The Unsaturated Hydromechanical Coupling Model of Rock Slope Considering Rainfall Infiltration Using DDA

Xianshan Liu1,2 and Ming Xu1,2

1Key Laboratory of New Technology for Construction of Cities in Mountain Area, Chongqing University, Ministry of Education, Chongqing 400045, China
2School of Civil Engineering, Chongqing University, Chongqing 400045, China

Correspondence should be addressed to Xianshan Liu

Received 21 September 2017; Revised 14 November 2017; Accepted 22 November 2017; Published 19 December 2017

Academic Editor: Qinghui Jiang

Copyright © 2017 Xianshan Liu and Ming Xu. This is an open access article distributed under the Creative Commons Attribution License, which permits unrestricted use, distribution, and reproduction in any medium, provided the original work is properly cited.

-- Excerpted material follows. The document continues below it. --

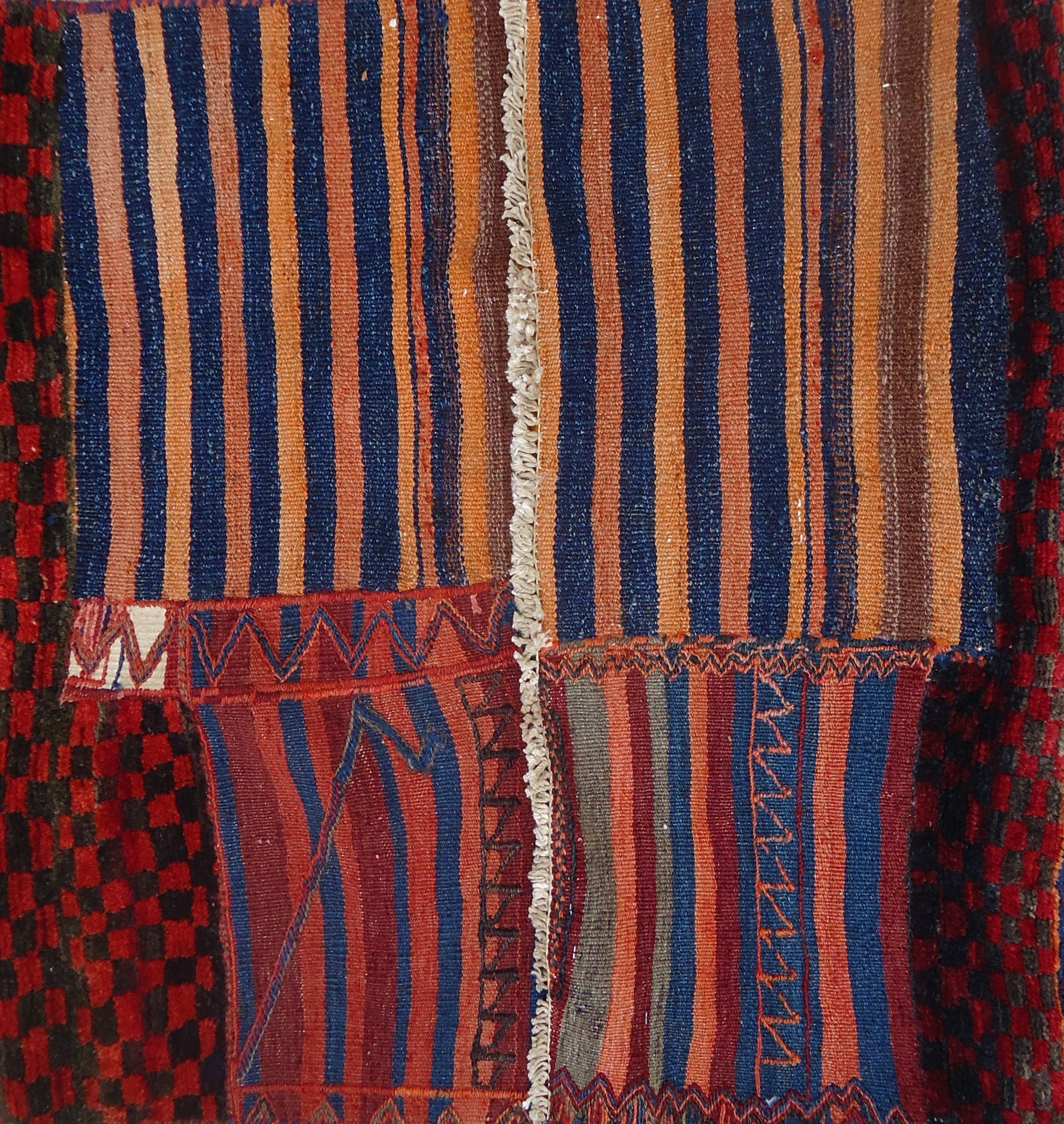 Notare il motivo a torre di piccioni, a quadretti rossi e neri. Sacca doppia, artigianale, in tessuto, usata per il trasporto di granaglie o di farine. Secolo XX.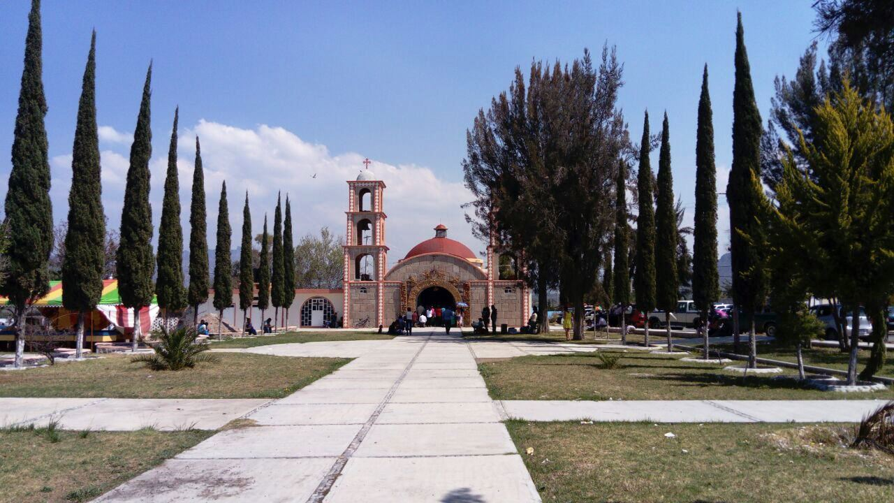 Colonia Cuauhtémoc en Actopan, Hidalgo, México.

Water flow and hydromechanical coupling process in fractured rocks is more different from that in general porous media because of heterogeneous spatial fractures and possible fracture-dominated flow; a saturated-unsaturated hydromechanical coupling model using a discontinuous deformation analysis (DDA) similar to FEM and DEM was employed to analyze water movement in saturated-unsaturated deformed rocks, in which the Van-Genuchten model differently treated the rock and fractures permeable properties to describe the constitutive relationships. The calibrating results for the dam foundation indicated the validation and feasibility of the proposed model and are also in good agreement with the calculations based on DEM still demonstrating its superiority. And then, the rainfall infiltration in a reservoir rock slope was detailedly investigated to describe the water pressure on the fault surface and inside the rocks, displacement, and stress distribution under hydromechanical coupling conditions and uncoupling conditions. It was observed that greater rainfall intensity and longer rainfall time resulted in lower stability of the rock slope, and larger difference was very obvious between the hydromechanical coupling condition and uncoupling condition, demonstrating that rainfall intensity, rainfall time, and hydromechanical coupling effect had great influence on the saturated-unsaturated water flow behavior and mechanical response of the fractured rock slopes.